State authorities have decided that the best way to prevent outsiders from staking claim to this traditional knowledge is to assert the legal rights of the people of Kerala over it first. "This would enable us to declare our full ownership of the bio-resource. Nobody can make a patent claim on these resources," say government officials in the state capital Thiruvananthapuram

Concern for biodiversity protection has grown dramatically in the state following disclosures in the media of the export of medicinal plant materials to a Glaxo-Wellcome laboratory in Singapore and to the Royal School of Pharmacy in Denmark, three years ago. A premier government plant research institute was accused of clearing the exports after badly-negotiated agreements.

The government is keen to avoid making the anti-biopiracy plan an official scheme and wants the people themselves to play the main role in policing their flora and fauna. Elected village councils, known as "panchayats," will have the main responsibility, say officials. The way is being shown in Eranalukulam, where the panchayat has prepared a register of the district's plant and animal species. Some 8,600 trained volunteers had collected information on the various uses of the local fauna and flora in 86 villages of the district. Similar biodiversity inventories have been prepared in six other districts by scientists of the Thiruvananthapuram-based Kerala Forest Research Institute (KFRI).
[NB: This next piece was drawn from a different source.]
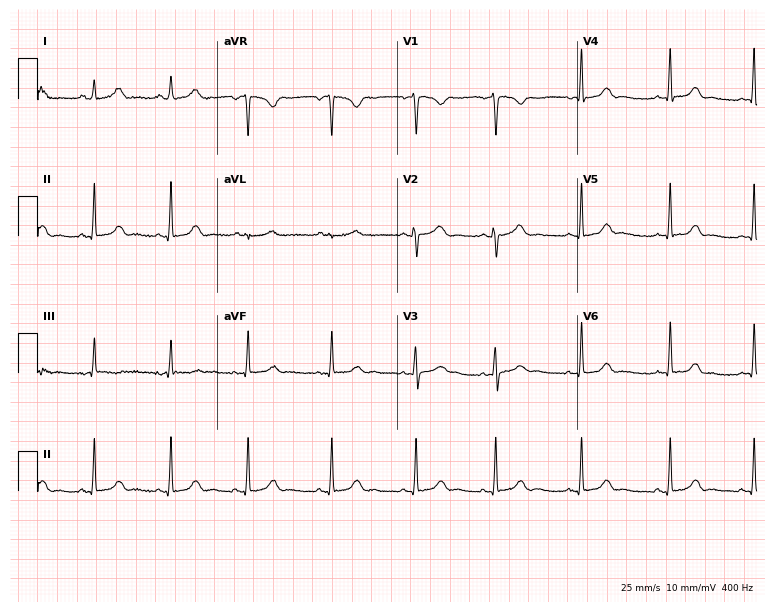
Resting 12-lead electrocardiogram. Patient: a female, 19 years old. Read as a normal ECG.
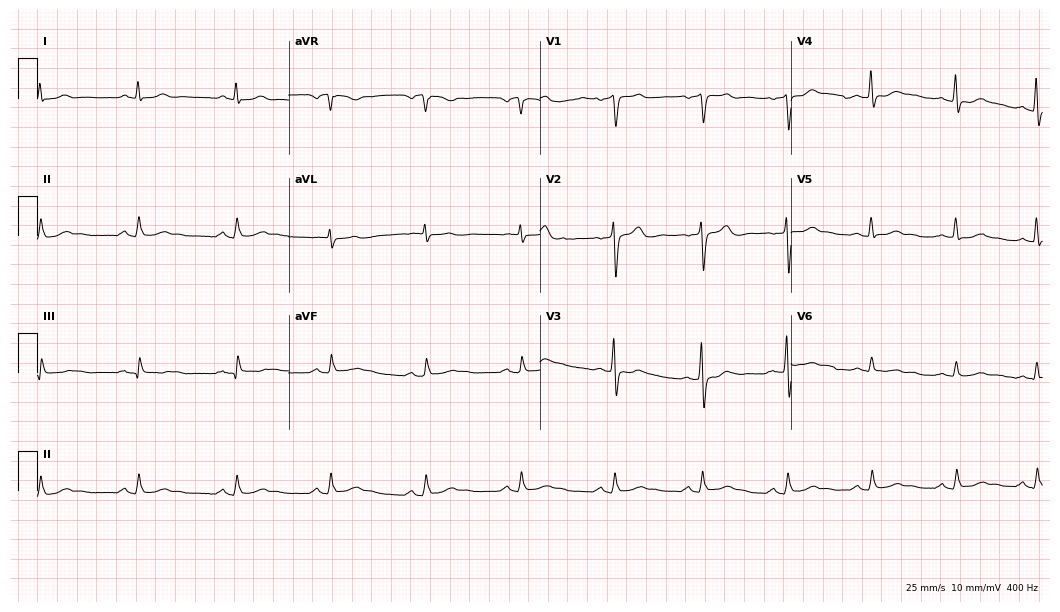
Resting 12-lead electrocardiogram. Patient: a male, 47 years old. None of these six findings is recorded: first-degree AV block, right bundle branch block, left bundle branch block, sinus bradycardia, atrial fibrillation, sinus tachycardia. Findings outside these six are not listed.

The Kerala government is also planning to issue an order setting the ground rules for biodiversity conservation and use. In the proposed order, local administrative bodies are given a crucial role in biodiversity management. "The draft order has been extensively discussed by different agencies and we are just waiting for the enactment of the national biodiversity law," says Suresh Babu, with the state's Department of Science, Technology and Environment.The Indian Parliament is expected to take up the proposed national biodiversity law during its forthcoming winter session. The bill has, however, come under fire from environmentalists and those championing the rights of local communities to traditional knowledge

"The bill does not sufficiently assert the (country's) sovereignty over biodiversity and it is insensitive to the concerns of the indigenous people," said a spokesman of the Thiruvananthapuram-based Center for Biodiversity Studies. Experts say that the state government will have to move beyond merely documenting and staking claim to biodiversity to ensuring its conservation and proper use.

"We need to move from preparing biodiversity registers to developing biodiversity management plans," says M. Balakrishnan of Kerala University, who has documented the biodiversity of a Kerala village. The KFRI, with other agencies, is developing a biodiversity strategy and action plan for the entire state. "We are hoping to develop a feasible strategy and action plan for the management of the state's valuable biodiversity," says senior KFRI scientist P.S. Easa. "With the new protection measures, I believe the Western patenting spree will come to an end," he adds

The biodiversity register scheme is not the first attempt in the state to protect traditional knowledge from commercial exploitation by outsiders. In a widely hailed venture, another Kerala government-backed institution, the Tropical Botanical Garden Research Institute (TBGRI), has helped the state's indigenous Kani community to make commercial use of its traditional medicinal knowledge.For centuries, the tribal people had known of the invigorating properties of the local trichopus shrub. The TBGRI helped develop this into a medical formula, which was sold to a leading pharmaceutical company. The revenue obtained from the sale of the patent right was shared equally with the Kani community. The company that bought the patent right to the medicine hired members of the community to collect the trichopus leaves. "The Kani-TBGRI model should be replicated in other cases involving the commercial use of traditional knowledge. This is what the (United Nations) Convention on Biological Diversity advocates," says environmental expert V.R. Prakasam, who has co-authored a study of the implications of the global treaty for Kerala.